BEGIN
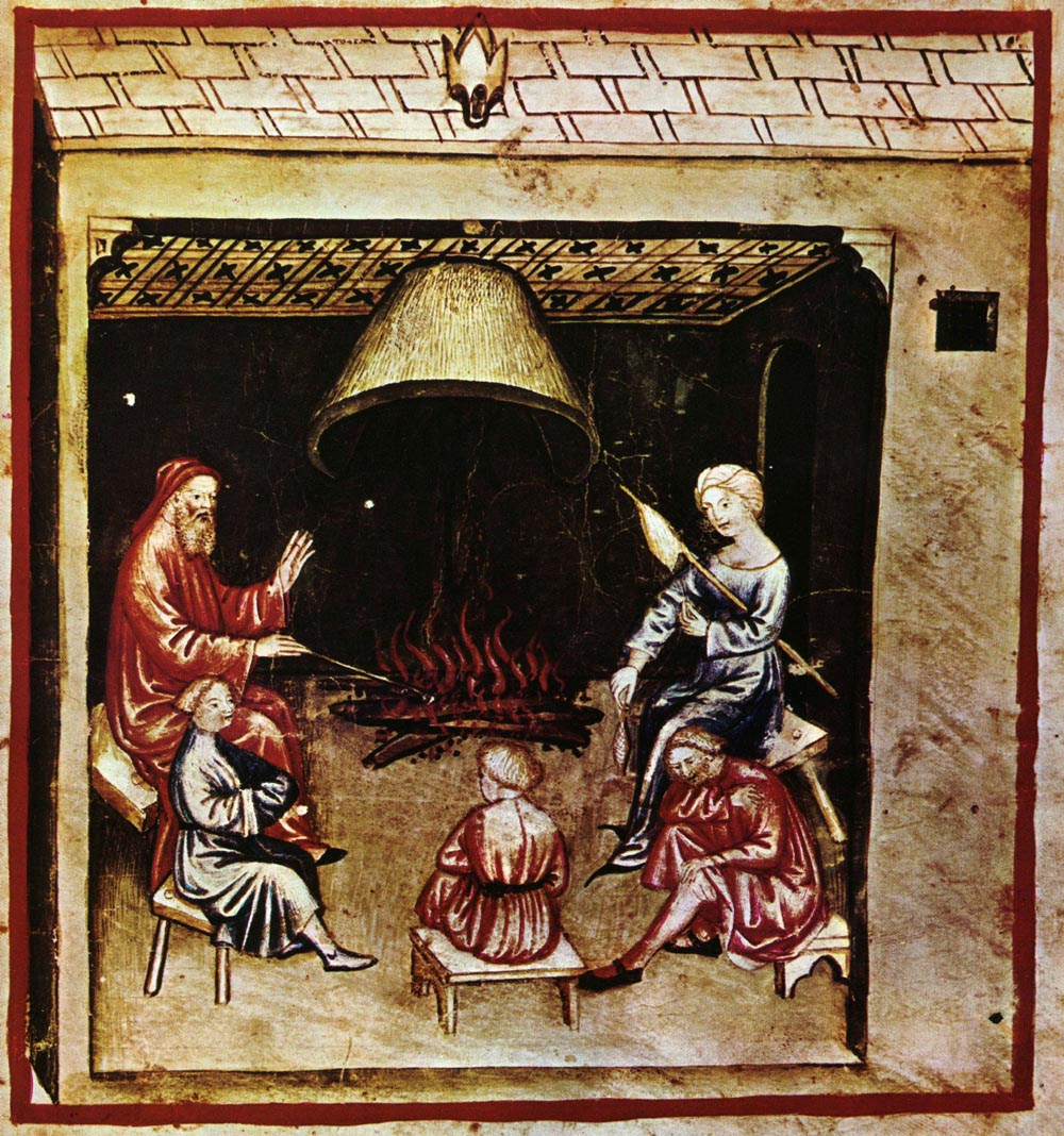 Tacuina sanitatis (XIV century) 0-aspetti di vita quotidiana, veglia,Taccuino Sanitatis, Ca
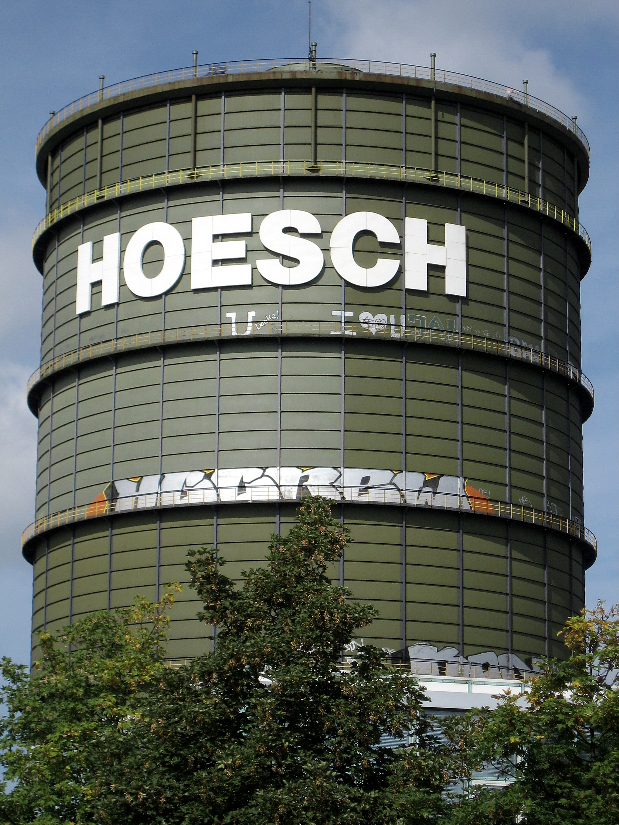 Dortmund, Hoesch Phoenix-West, Gasometer, Südseite
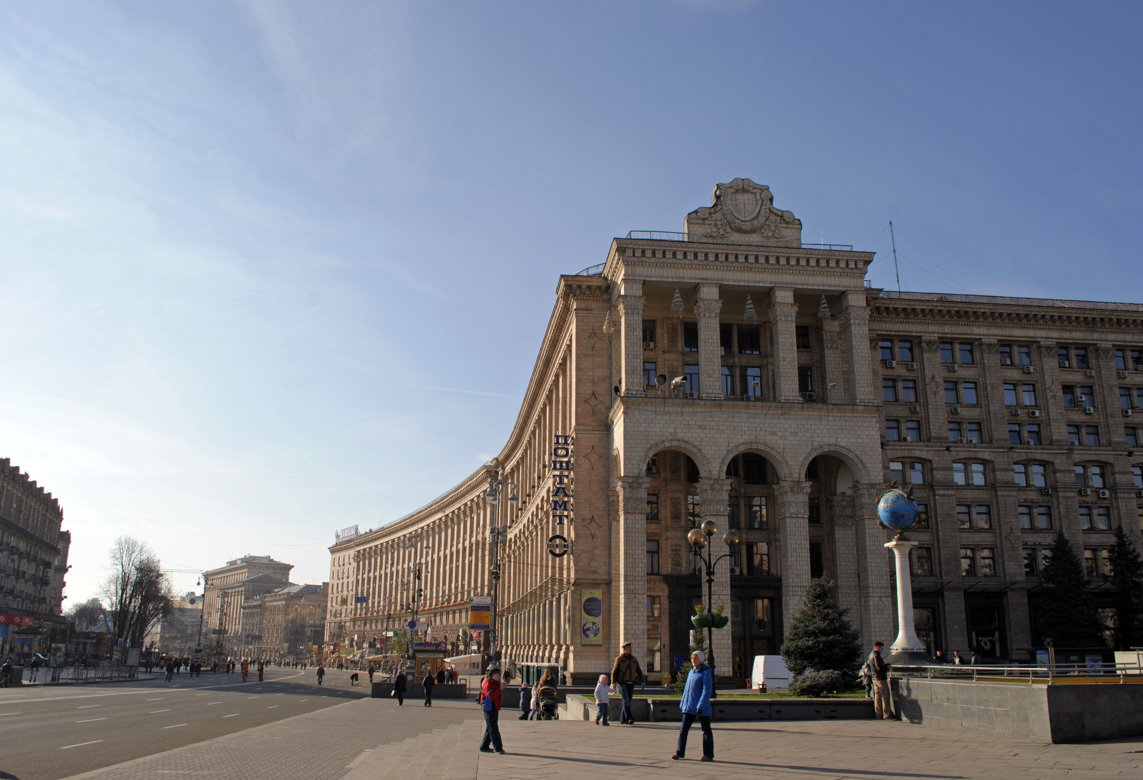 Будинок адміністративний міністерства зв'язку та головпоштамт, Київ, Хрещатик вул., 20-22
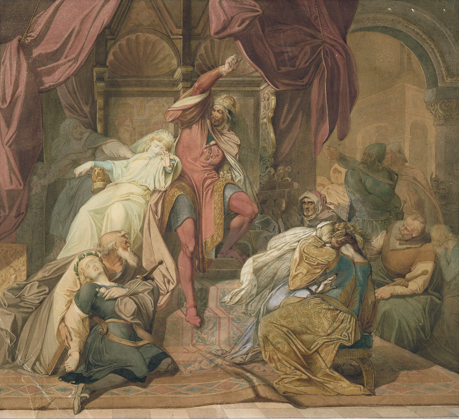 Des Sängers Fluch. Aquarell über schwarzem Stift. 50,5 x 57,2 cm
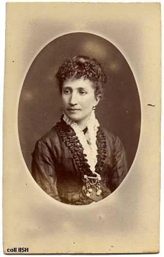 Marie Ferré (1852-1882)
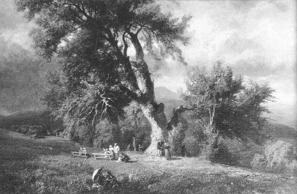 Keleti Gusztáv festménye: A Normafa
END
Exclude the images and output the lines above exactly.

§ ANSWER TO THE PROBLEM:
 Tacuina sanitatis (XIV century) 0-aspetti di vita quotidiana, veglia,Taccuino Sanitatis, Ca
 Dortmund, Hoesch Phoenix-West, Gasometer, Südseite
 Будинок адміністративний міністерства зв'язку та головпоштамт, Київ, Хрещатик вул., 20-22
 Des Sängers Fluch. Aquarell über schwarzem Stift. 50,5 x 57,2 cm
 Marie Ferré (1852-1882)
 Keleti Gusztáv festménye: A Normafa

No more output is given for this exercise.